I'm not sexually attracted to children. I haven't been attracted to children since I was a child myself. In fact, I've never been attracted to people who are significantly younger than me. It has nothing to do with societal pressure. It has to do with maturity. And don't exaggerate my comment and pretend like your widdle feelings were hurt. After all the shit you regularly dish out in the Politics forum? Please. Grow up and act like a man. Okay, that was condescending, but warranted. At any rate, your initial post, the one I responded to, had a very different and disturbing intent than the spin you're trying to put on now. Here:
I don't think it's a big deal. When you were 14, didn't you want to fuck some of the other 14 year old girls in your classes? Now years later, you're worried you might have those same feelings? Seems completely natural to me.
It sounds like a case of arrested development to me, and kinda pervy. I hope you grow out of this.

And I couldn't care less whether you are gay are not. There are no laws in this country that make being gay illegal while there are laws in this country that attempt to prevent sexual actions between an adult and a minor which is why adults (such as the OP ITT) question whether his attraction was wrong because of the common belief that if the law says it's wrong it must be wrong.
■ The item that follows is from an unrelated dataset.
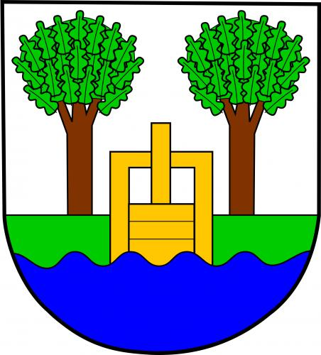 Tálín znak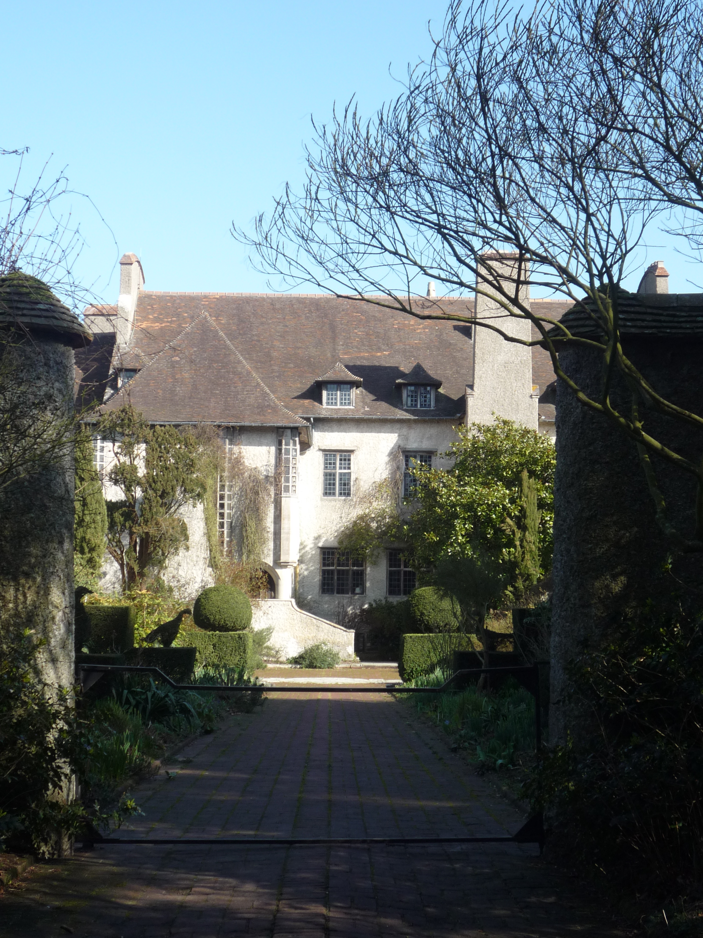 Maison du domaine du bois des Moutiers à Varengeville sur Mer

Really? Have you heard of DADT? It's illegal to be gay and serve in the armed forces. Not to mention that up until just seven years ago you could still be arrested and imprisoned for same-sex activity in the privacy of your own home in a number of states. That was before the Supreme Court decision in Lawrence v. Texas overturned Bowers v. Hardwick, a decision that I fought for many years as an activist, along with the military bans. Suffice to say, I'm old enough to have bucked societal pressure and broken the law both in and out of bed many times over the years I'm happy to say - but as a consenting adult. Legality aside, there is still plenty of societal pressure and discrimination against LGBT people in this country. You don't know what you're talking about.
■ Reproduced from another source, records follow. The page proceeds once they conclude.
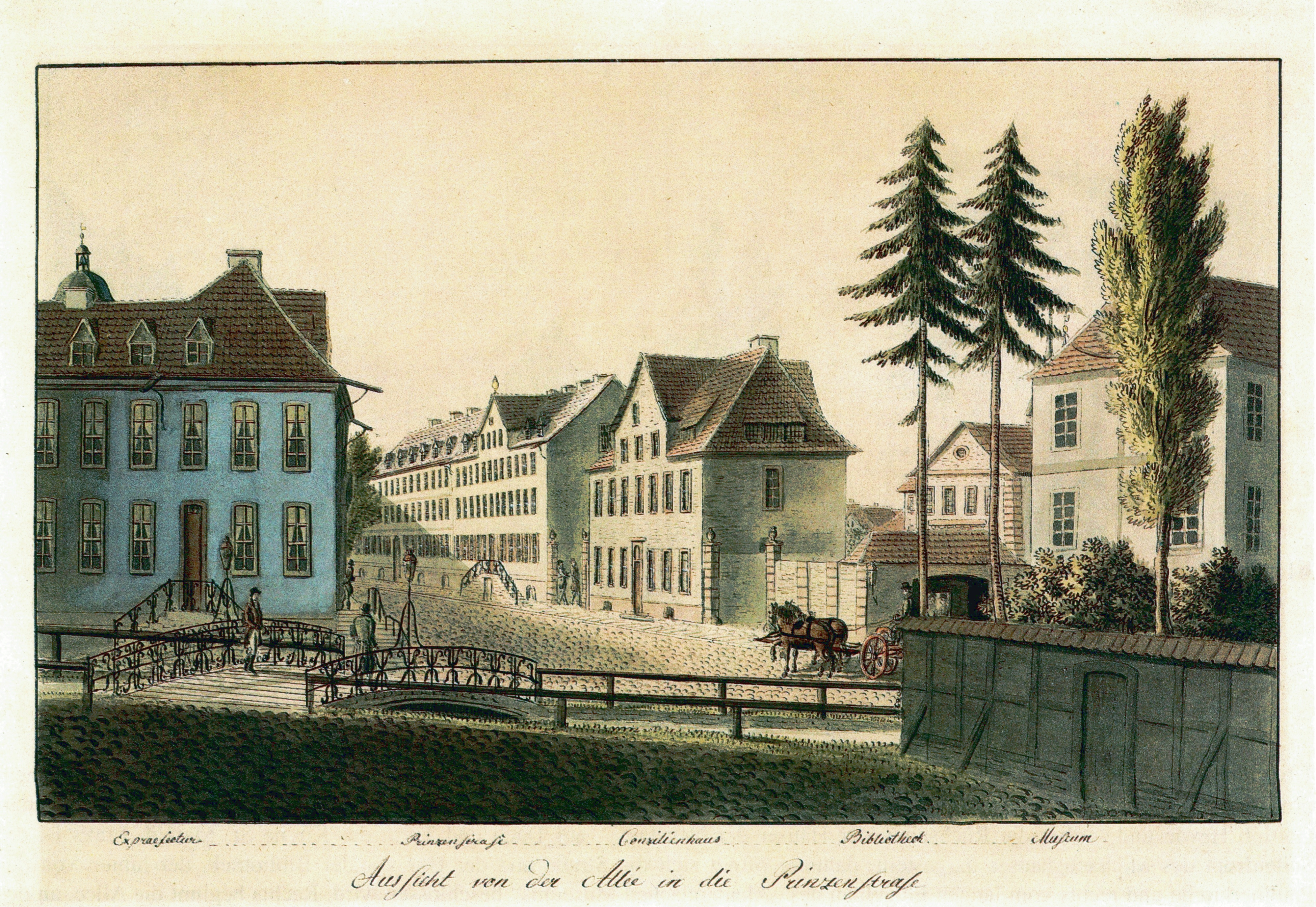 Aussicht von der Allée in die Prinzenstrase. Von der heutigen Goetheallee aus nach Osten geblickt, vorne der Leinekanal, links dahinter das Michaelishaus, hier als Expraefectur bezeichnet, da es im Königreich Westfalen bis 1813 als Sitz der Präfektur des Leine-Départements diente. An der Prinzenstraße mit hochgelegenem Eingang das Prinzenhaus, rechts daneben zwischen den Durchgängen zum Hof der Universität das Konzilienhaus, an dessen Stelle 1878–82 die dritte Erweiterung der Universitätsbibliothek errichtet wurde. Aquarellierte Federzeichnung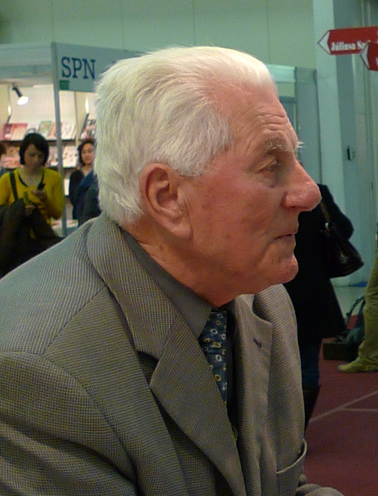 Ladislav Ťažký (1924 - 2011)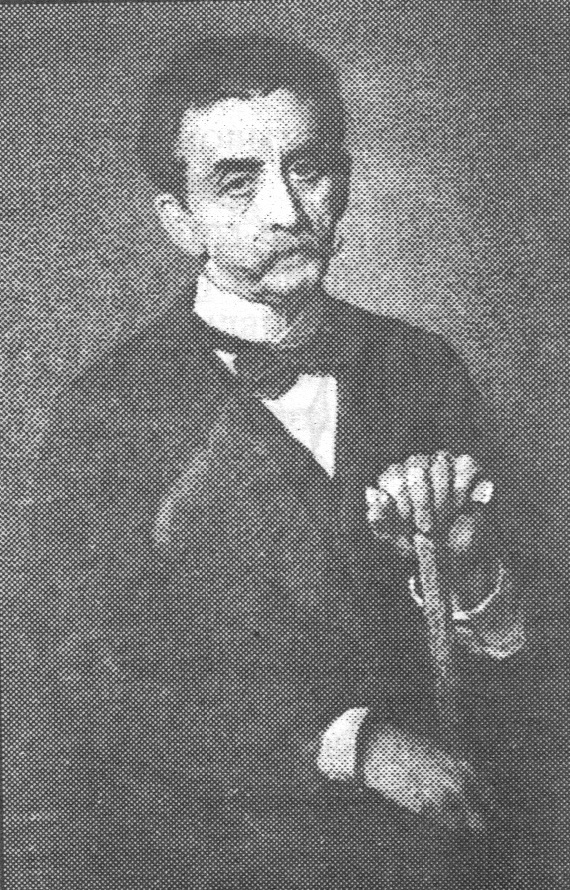 Борис Сергеевич Шереметев (1822-1906) - композитор из рода Шереметевых.

As far as laws against the sexual exploitation of minors, there are very good reasons behind them. It's not just an arbitrary social convention designed to thwart your desires to have sex with young girls. It really sounds from your posts that you're trying to justify your desires and consequently resent the social/legal prohibitions, which is disturbing. If you can't figure out why these laws are necessary and appropriate, you'll have to get someone else to explain. I can't be bothered. I've encountered you enough to know you are an argumentative self-righteous twit who has a penchant for spinning things out of context. I'm not going to waste my time.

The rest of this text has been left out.